Secondly, software/hardware are also highly interdisciplinary fields. Healthcare requires them. Education requires them. Real Estate requires them. Basically every single industry you can think of requires them. Software/hardware aren't just small components in these industries either. They're basically the backbone and management system for the world. Thus, solving programming drastically impacts all other industries too. There's an old saying on Twitter that:

Every company is a tech company.
In the future, it's likely that every company is going to be an AI company.

Data collection

If we discard text data in blogs, literature, and copywriting, code is probably easier data to scrape compared to laws and medical records.
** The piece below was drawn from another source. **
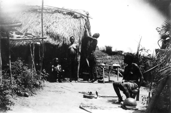 Mayumbe : campement des travailleurs Sana [sic : Sara] et leurs familles, chemin de fer Congo Océan

Yeah, I know you can scrape the whole "Pass the Bar" book and train your LLM on it. However, this wouldn't make the LLM more intelligent in law-specific tasks. The LLM may be exceptional at recalling information about a discrete law in Kentucky, but it cannot win your insurance lawsuits. These kinds of more advanced tasks require more proprietary data from different law firms or court case transcripts. The same goes for medical use cases. The LLM can recite the correct names for different diseases, but when you get a patient with 5 different conflicting symptoms, I wouldn't trust an LLM. Then, doctors' medical notes or hospital records could be helpful. But again, these are highly classified and scattered data. They can even be stored in a 20-year-old notebook instead of a real database.

This is where programming differentiates from many of these fields: its openness, open source in particular. The innate nature and culture of open source allows all types of programming patterns, designs, and use cases to be shared publicly online. A gold mine of data for LLMs to train on for free. Although this doesn't guarantee high-quality code generation because open source and public code don't mean quality code. It could even produce lower-quality code in general. Despite that, the scale of the code data that we have is still considerable when training LLMs.

This doesn't mean that programming is solved by LLMs. Far from it. Companies are still spending billions of dollars on talent and infrastructure to solve this. However, it does seem like the first technical task that AI will crack, based on the amount of investment we're throwing at it.